The Watts De Peyster Fireman's Hall is located on Broadway in the village of Tivoli, New York. John Watts De Peyster, a resident, paid for it and gave it to the village for its fire department in 1898. It is a brick "storefront" firehouse, a type of fire station more commonly seen in cities at the time than small rural villages like Tivoli.

Since the construction of a new firehouse in 1986 it has been the village hall. In 1989 it was listed on the National Register of Historic Places, and three years later it also became a contributing property to the Hudson River Historic District, a National Historic Landmark.

==History==

Tivoli was incorporated as a village of the Town of Red Hook in 1872, after a period of tremendous growth due to commerce along the Hudson River. Two smaller existing settlements, Upper Red Hook Landing and Madalin, were combined in the new municipality.
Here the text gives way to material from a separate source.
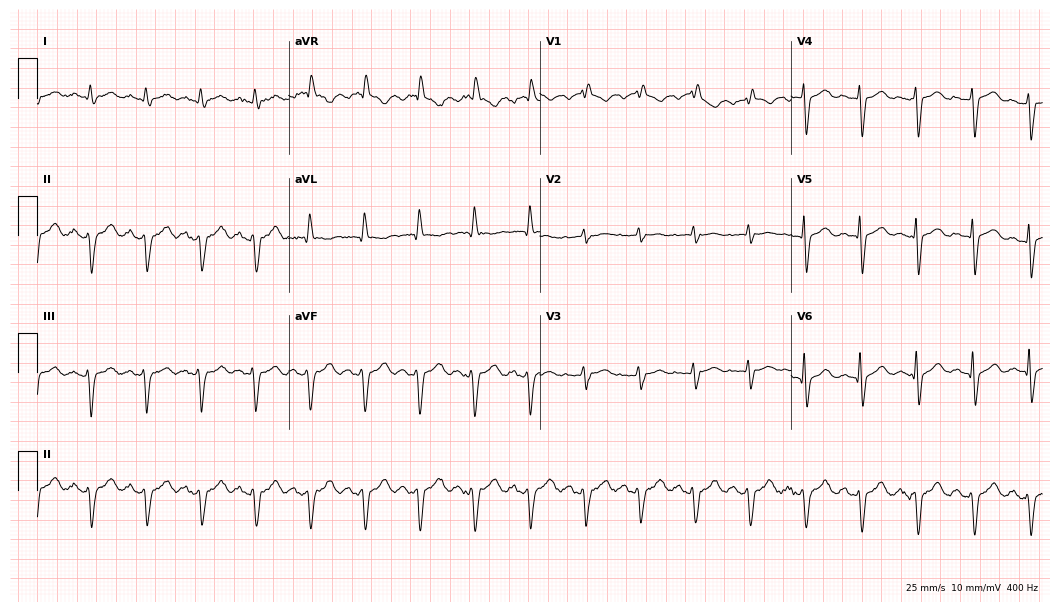
ECG — a male patient, 70 years old. Findings include right bundle branch block, sinus tachycardia (a sinus rate of 100 beats per minute or more).

As soon as the village came into existence, its government discussed the need for a new firehouse to serve the community. These discussions continued for a quarter-century, during which its commercial importance began to decline. In 1896 the Village Board passed legislation creating a fire department and calling a special election to decide how it would be financed. Two years later John Watts De Peyster, a wealthy resident of the area and village president as well as an influential authority on firefighting, saved the village the trouble by hiring local architect Michael O'Connor to design a new firehouse. Once it was built, he leased it to the village.

In 1900, during a tax dispute with the village, he barred the board from meeting there. He had also threatened to close the firehouse if his estranged son, who had been elected village president, was allowed in the building. Seven years later, upon his death, the lease passed to a local orphanage he had founded. That arrangement lasted until 1921, when his descendants bought the lease from the orphanage and donated the building to the village.
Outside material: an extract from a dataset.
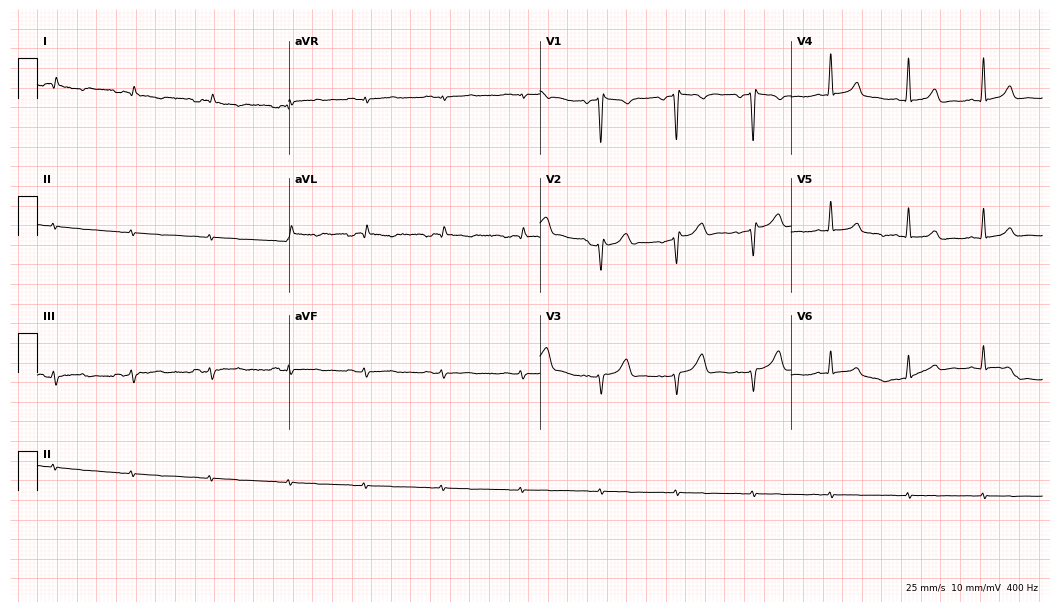
Standard 12-lead ECG recorded from a female patient, 50 years old. None of these six findings is recorded: first-degree AV block, right bundle branch block, left bundle branch block, sinus bradycardia, atrial fibrillation, sinus tachycardia.

Since 1986, when a new firehouse was built, the building has been the location of the Tivoli Village Offices and Tivoli Free Library, as well as the Tivoli Bays Visitor Center of the Hudson River National Estuarine Research Reserve.

The Watts de Peyster Fireman's Hall was restored and renovated in 1994.

==Building==

The firehouse is a three-story building, three bays wide by four deep, on a half-acre (2,000 m^{2}) lot in downtown Tivoli. It is faced in brick laid in English bond with contrasting stone courses at the floor levels. The hipped slate roof is pierced by a dormer with gabled parapet top, four chimneys and a round turreted tower rising from the southwest corner. The roofline's cornice is broken in front by the dormer.

On the northern (front) facade, the first floor has two former garage openings, now filled with paneled wooden doors, and a regular entrance between them. The course above them consists of stone blocks with oak leaves, a traditional European symbol in heraldry for firefighters. A cornerstone gives the architect, builder and date of construction, and a marble dedication plaque memorializes Watts and de Peyster. The stone basement is visible along the side and rear elevations.

Inside, the first floor is divided into the two large bays used originally for fire engines, with plaster walls, wainscoting, pressed tin ceilings and wooden-plank floors. The second floor, used originally as meeting rooms, has similar finishing as well as thin cast iron columns in its largest room. All rooms have their original carved mantel and fireplace cover. The third floor is a single large room with two large wood braces supporting the ceiling.

There is one outbuilding, a garage built during the mid-20th century. It is not considered a contributing property.

==Tivoli Bays Visitor Center of the Hudson River National Estuarine Research Reserve (HRNERR)==

Tivoli Bays is one of four coastal wetlands that comprise the Hudson River Reserve (HR), in the National Estuarine Research Reserve System (NERR). The HRNERR Tivoli Bays Visitor Center and Doorway to the Bays exhibit for the Tivoli Bays unit of the HRNERR are housed in Watts de Peyster Fireman's Hall. The Visitor Center and exhibit are depicted as "i" (Information) located on Kidd Lane on the map of the Tivoli Bays unit of the HRNERR. A nature trail leading to a canoe launch begins behind the building.